When he answered, his words were no softer, but his tone had been muted several notches. My generosity, however roundabout, had been acknowledged. “I thought you said I was running this one.”

“With as much help as you can get.”

He quickly moved into a self-serving compromise. “How ’bout we split up, then? You take the bottom, I take the top.”

Sawyer had been killed on the second floor. I accepted without hesitation.

The only unlocked door at this hour was the front entrance, opening onto the lobby with the guard’s alcove off to one side. He was sitting there now and asked if he could help us. We both showed our badges, and Willy left for the stairwell.

We watched him go, the guard scratching his head. “What’s wrong with his arm?
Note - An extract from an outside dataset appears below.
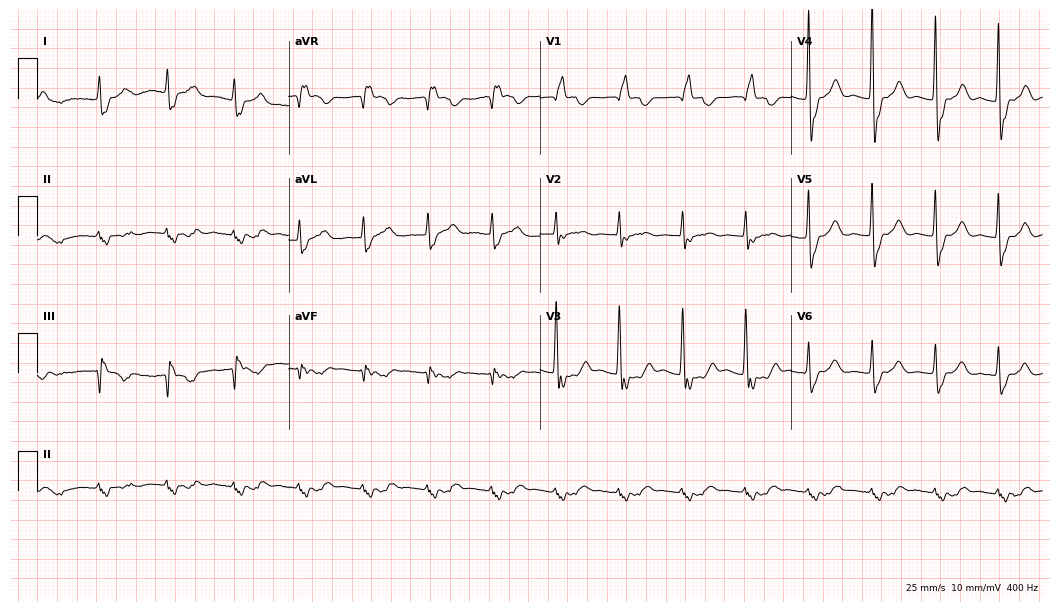
Standard 12-lead ECG recorded from a female patient, 83 years old. The tracing shows right bundle branch block.

He bust it or something?”

“It’s permanently disabled-sniper bullet, years ago.”

His eyebrows shot up. “And he’s a cop?”

I didn’t bother confirming the obvious. “What’re your hours?” I asked him.
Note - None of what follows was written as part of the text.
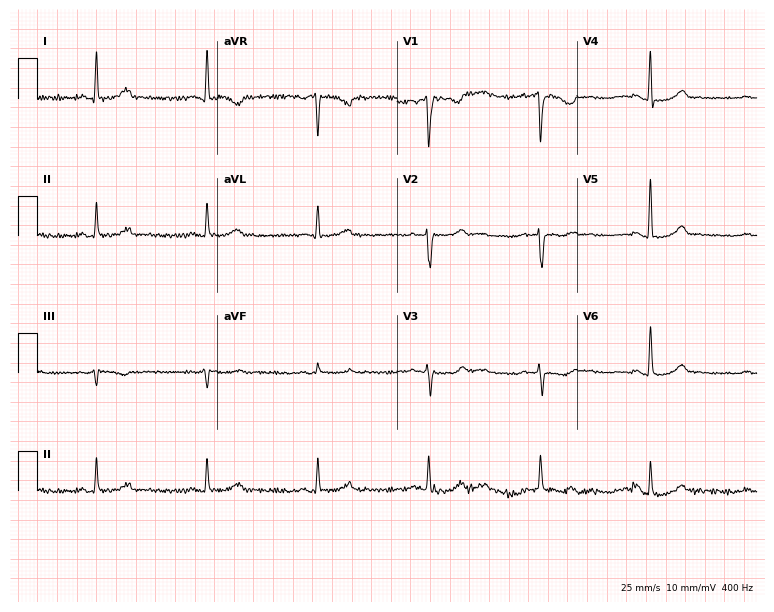
Electrocardiogram (7.3-second recording at 400 Hz), a 43-year-old female. Of the six screened findings (first-degree AV block, right bundle branch block, left bundle branch block, sinus bradycardia, atrial fibrillation, sinus tachycardia), none is recorded. Only these six findings were labelled.

“Ten to six. I just got on… Little early tonight-had to drop off the wife. Other car’s in the shop.”

“You were on last night?”

He suddenly looked uneasy. “Yeah, but I never heard a thing and I didn’t take a nap, like that other guy said-the one who came to my house.”

I didn’t inquire who that had been. I would’ve asked the same question. “What happens when you have to pee?”

He gestured with his thumb. “It’s around the corner, but I lock the front door. It’s a deadbolt, so nobody can get in or out.”

I looked at the telltale bulge of a pack of cigarettes in the left breast pocket of his uniform shirt, and at the “Absolutely No Smoking” sign stuck to the wall behind him.

“You have a flashlight I can borrow?” I asked. Mystified, he handed over a long, black, metal brain-basher. “Be right back,” I told him and left the building. Between the front entrance and the curb was a short, well-shoveled walkway bordered by hedges on both sides. I played the light along where the bushes met the cement until I found what I was looking for-a five-inch-wide gap, leading off into the gloom. Stepping through it, I followed a narrow footpath along the wall for some twenty feet, to the far side of a darkened bay window. There, the path ended at a well-trampled four-foot-wide circle shielded from view by several tall plants. Around the edges of the circle were a dozen dead cigarette butts, all of the same brand.

I cupped my eyes with my hands and pressed my face against the window. Dimly, I could make out a room with several desks in it, with all the earmarks of a business office.